Code the  \fBioctl()\fR routine in the driver that defines the functionality
for each I/O control command name that is in the header.
.RE
.sp
.LP
The  \fBioctl()\fR routine is coded with instructions on the proper action to
take for each command. It is commonly a  \fBswitch\fR statement, with each
\fBcase\fR definition corresponding to an  \fBioctl()\fR name to identify the
action that should be taken. However, the command passed to the driver by the
user process is an integer value associated with the command name in the
header.
.SH RETURN VALUES
\fBioctl()\fR should return  \fB0\fR on success, or the appropriate error
number.

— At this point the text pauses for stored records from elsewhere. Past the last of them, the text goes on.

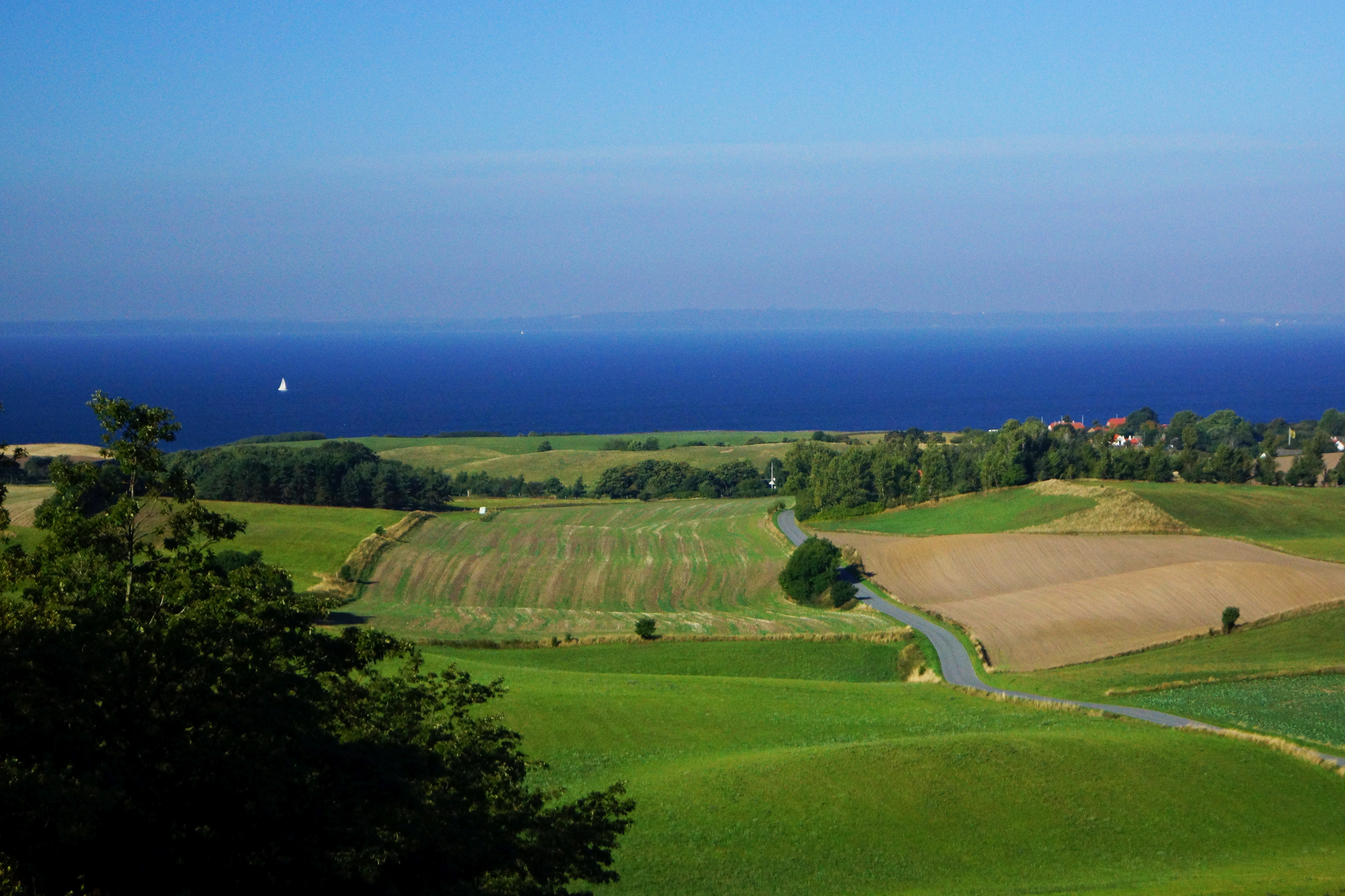 Udsigt fra udsigtaspunktet, Ellemandsbjerg, på Helgenæs, Mols, det sydlige Djursland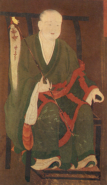 고려 후기에 활동한 고승 16명을 그린 순천송광사십육조사진영 (順天 松廣寺 十六祖師眞影) 중 제2세 진각국사(眞覺國師) 혜심(慧諶)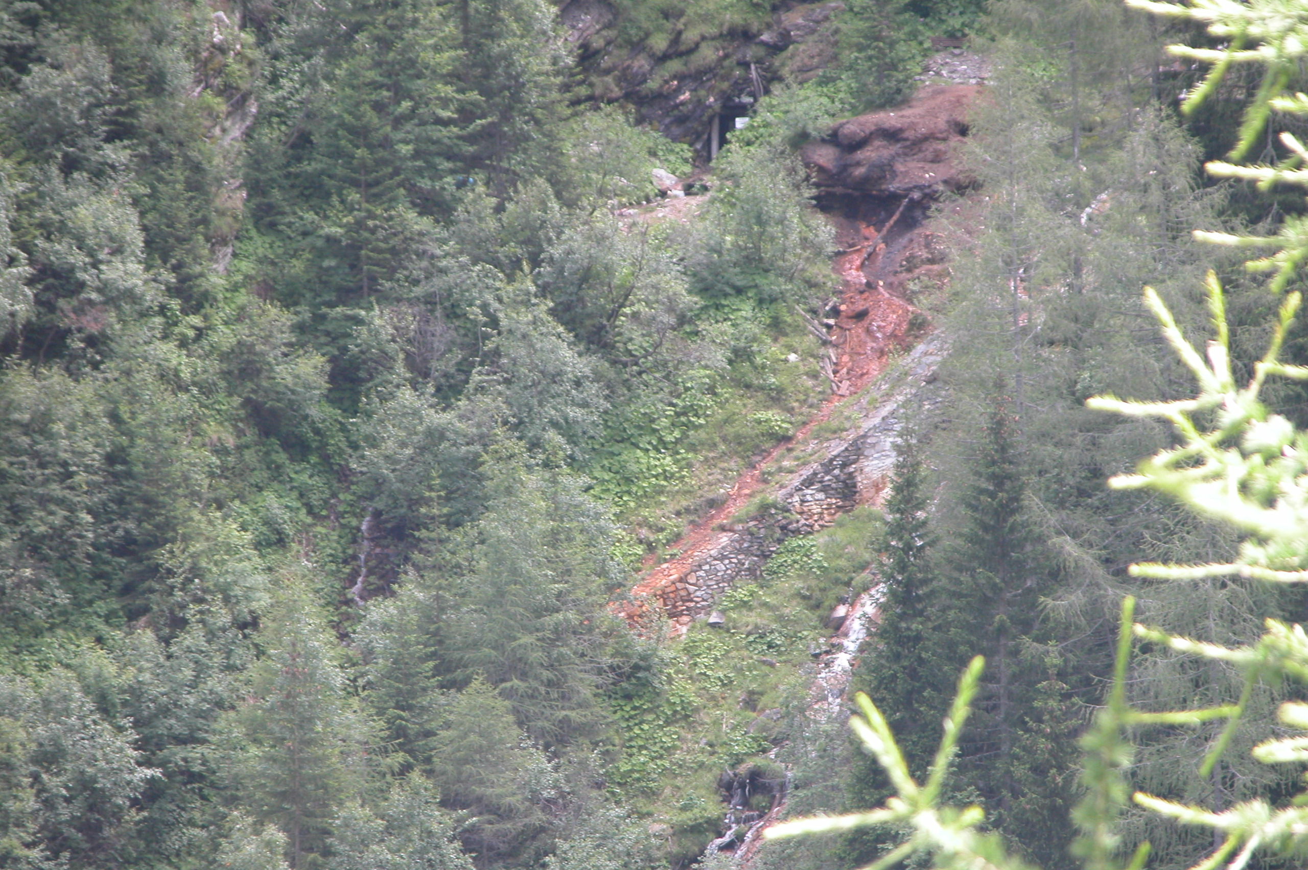 Former Arsen Mine

The driver may also set the value returned to the calling process
through \fIrval_p\fR.
.SH EXAMPLES
\fBExample 1 \fR\fBioctl()\fR entry point
.sp
.LP
The following is an example of the \fBioctl()\fR entry point and how to support
32-bit and 64-bit applications with the same device driver.

.sp
.in +2
.nf
struct passargs32 {
        int len;
        caddr32_t addr;
};

struct passargs {
        int len;
        caddr_t addr;
};

xxioctl(dev_t dev, int cmd, intptr_t arg, int mode,
    cred_t *credp, int *rvalp) {
        struct passargs pa;

#ifdef  _MULTI_DATAMODEL
        switch (ddi_model_convert_from(mode & FMODELS)) {
            case DDI_MODEL_ILP32:
            {
                struct passargs32 pa32;

                ddi_copyin(arg, &pa32, sizeof (struct passargs32),\e
                mode);
                pa.len = pa32.len;
                pa.address = pa32.address;
                break;
            }
            case DDI_MODEL_NONE:
                ddi_copyin(arg, &pa, sizeof (struct passargs),\e
                mode);
                break;
        }
#else /* _MULTI_DATAMODEL */
        ddi_copyin(arg, &pa, sizeof (struct passargs), mode);
#endif  /* _MULTI_DATAMODEL */

        do_ioctl(&pa);
        .\|.\|.\|.
}
.fi
.in -2

.SH SEE ALSO
\fBstty\fR(1), \fBttymon\fR(1M), \fBdkio\fR(7I), \fBfbio\fR(7I),
\fBtermio\fR(7I), \fBopen\fR(9E), \fBput\fR(9E), \fBsrv\fR(9E),
\fBcopyin\fR(9F), \fBcopyout\fR(9F), \fBddi_copyin\fR(9F),
\fBddi_copyout\fR(9F), \fBddi_model_convert_from\fR(9F), \fBcb_ops\fR(9S)
.sp
.LP
\fIWriting Device Drivers\fR
.SH WARNINGS
.LP
Non-STREAMS driver  \fBioctl()\fR routines must make sure that user data is
copied into or out of the kernel address space explicitly using
\fBcopyin\fR(9F), \fBcopyout\fR(9F), \fBddi_copyin\fR(9F), or
\fBddi_copyout\fR(9F), as appropriate.
.sp
.LP
It is a severe error to simply dereference pointers to the user address space,
even when in user context.
.sp
.LP
Failure to use the appropriate copying routines can result in panics under load
on some platforms, and reproducible panics on others.
.SH NOTES
STREAMS drivers do not have  \fBioctl()\fR routines. The stream head converts
I/O control commands to  \fBM_IOCTL\fR messages, which are handled by the
driver's  \fBput\fR(9E) or \fBsrv\fR(9E) routine.